Crisp Museum
- Established: 1976 (as the University Museum)
- Location: Cape Girardeau, Missouri
- Coordinates: 37°17′48″N 89°31′19″W﻿ / ﻿37.2966°N 89.5220°W
- Type: Art and history museum
- Visitors: Museum Manager James M. Phillips
- Curator: James M. Phillips
- Website: http://www.semo.edu/museum

= Rosemary Berkel and Harry L. Crisp II Museum =

The Crisp Museum, formally the Rosemary Berkel and Harry L. Crisp II Museum is a U.S. museum located on the River Campus of Southeast Missouri State University in Cape Girardeau, Missouri.
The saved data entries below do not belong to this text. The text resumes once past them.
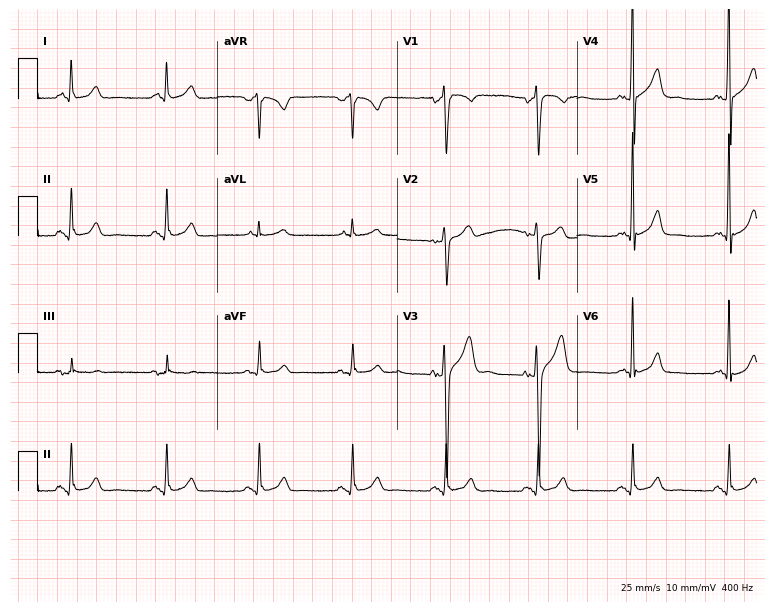
Resting 12-lead electrocardiogram (7.3-second recording at 400 Hz). Patient: a 47-year-old male. None of these six findings is recorded: first-degree AV block, right bundle branch block (RBBB), left bundle branch block (LBBB), sinus bradycardia, atrial fibrillation (AF), sinus tachycardia.
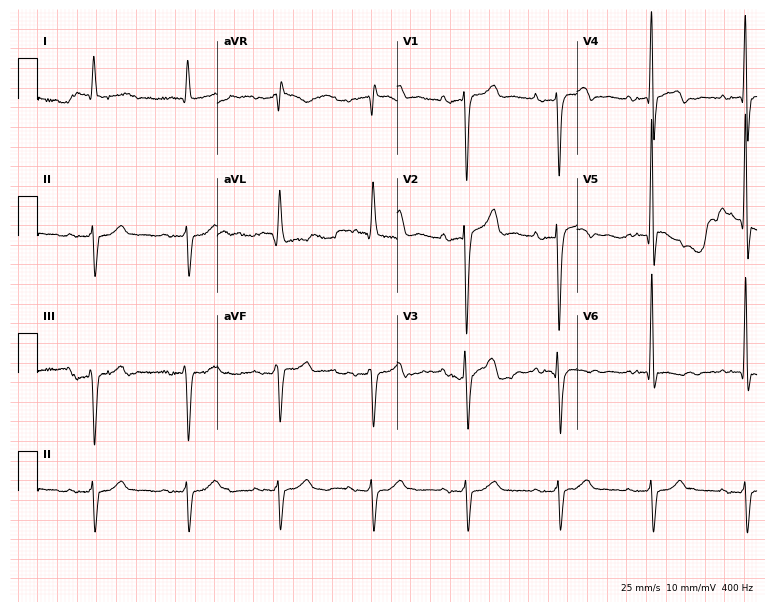
12-lead ECG from a male patient, 53 years old (7.3-second recording at 400 Hz). No first-degree AV block, right bundle branch block, left bundle branch block, sinus bradycardia, atrial fibrillation or sinus tachycardia recorded for this tracing.
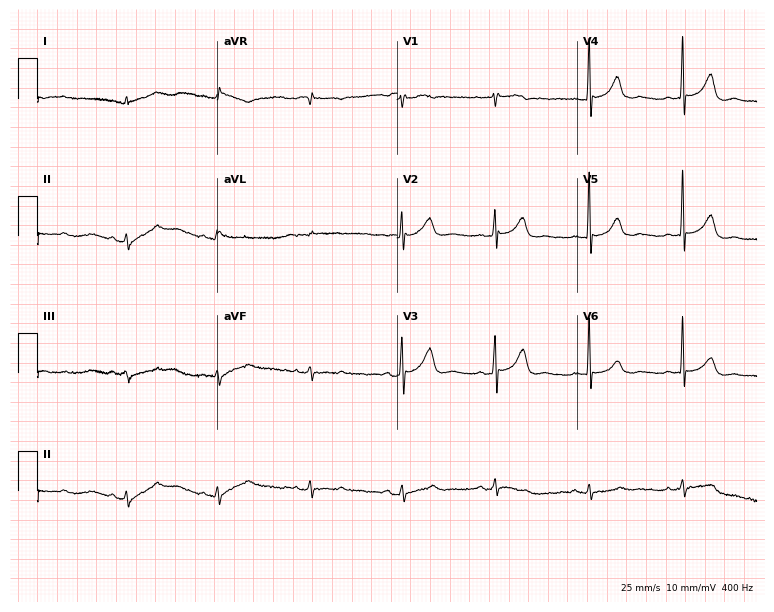
Standard 12-lead ECG recorded from an 83-year-old female patient (7.3-second recording at 400 Hz). None of these six findings is recorded: first-degree AV block, right bundle branch block (RBBB), left bundle branch block (LBBB), sinus bradycardia, atrial fibrillation (AF), sinus tachycardia.
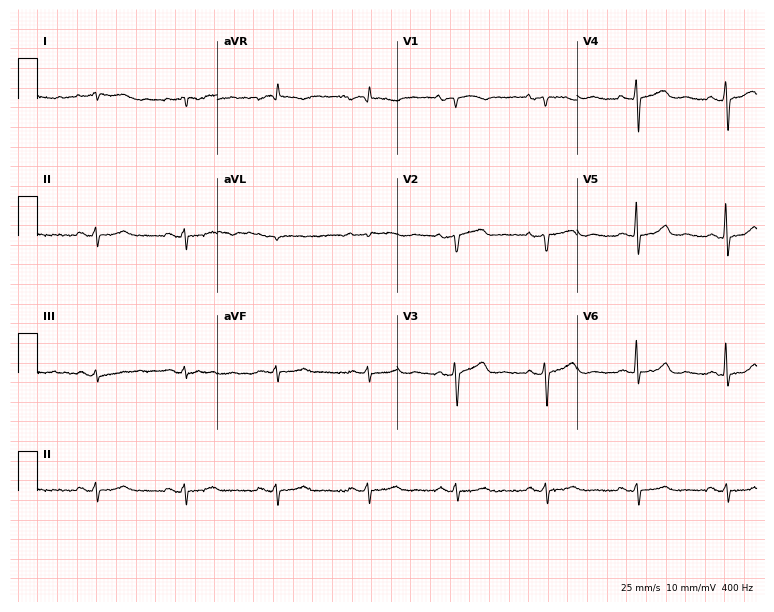
ECG — a female, 72 years old. Screened for six findings — first-degree AV block, right bundle branch block, left bundle branch block, sinus bradycardia, atrial fibrillation, sinus tachycardia — none is recorded. Only these six findings were labelled.
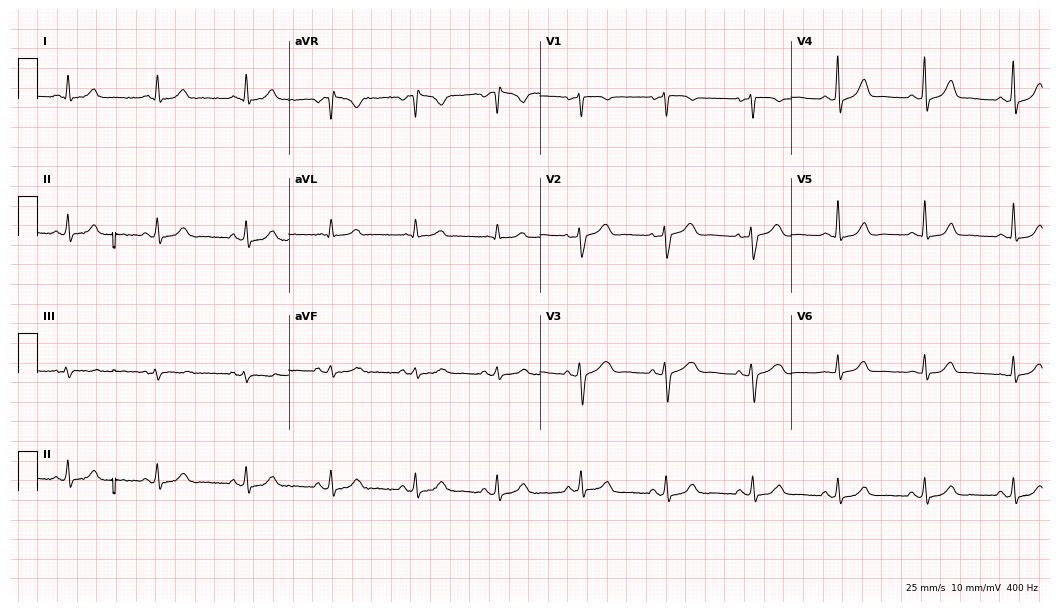
Standard 12-lead ECG recorded from a woman, 48 years old. Read as a normal ECG.
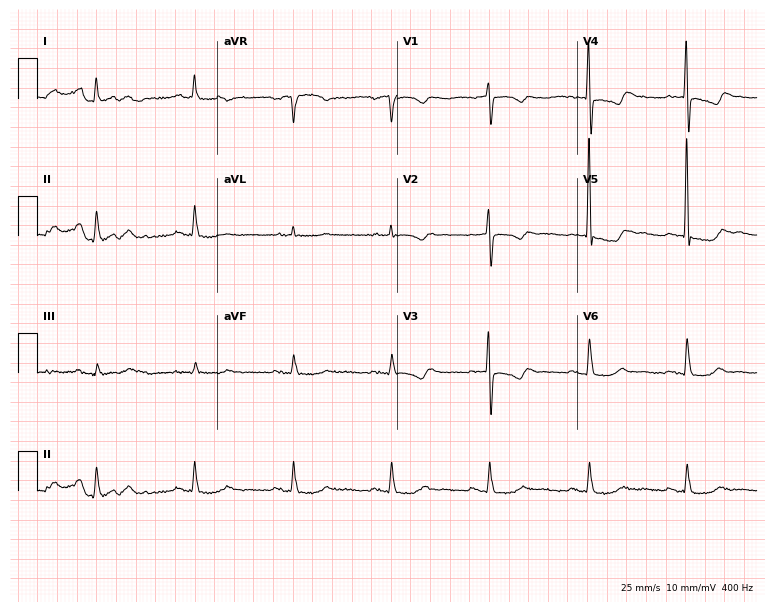
12-lead ECG (7.3-second recording at 400 Hz) from a female patient, 83 years old. Screened for six findings — first-degree AV block, right bundle branch block (RBBB), left bundle branch block (LBBB), sinus bradycardia, atrial fibrillation (AF), sinus tachycardia — none is recorded.

It features displays and exhibitions of archaeological and historical artifacts, as well as paintings and other artworks.

Originally the University Museum, the museum received its current name in 2001, and opened in its new building on the River Campus in 2007.

The museum's archaeological collections feature artifacts excavated from prehistoric effigy mounds in Missouri, including ceramic conch shell effigies, whole vessels and stone tools dating from the Paleo-Indian to the Late Mississippian periods. Other Native American items include Kachina dolls, Southwestern blankets, baskets, and decorative beadwork. The museum's history collections include military items, firearms and their accessories, clothing and hand tools.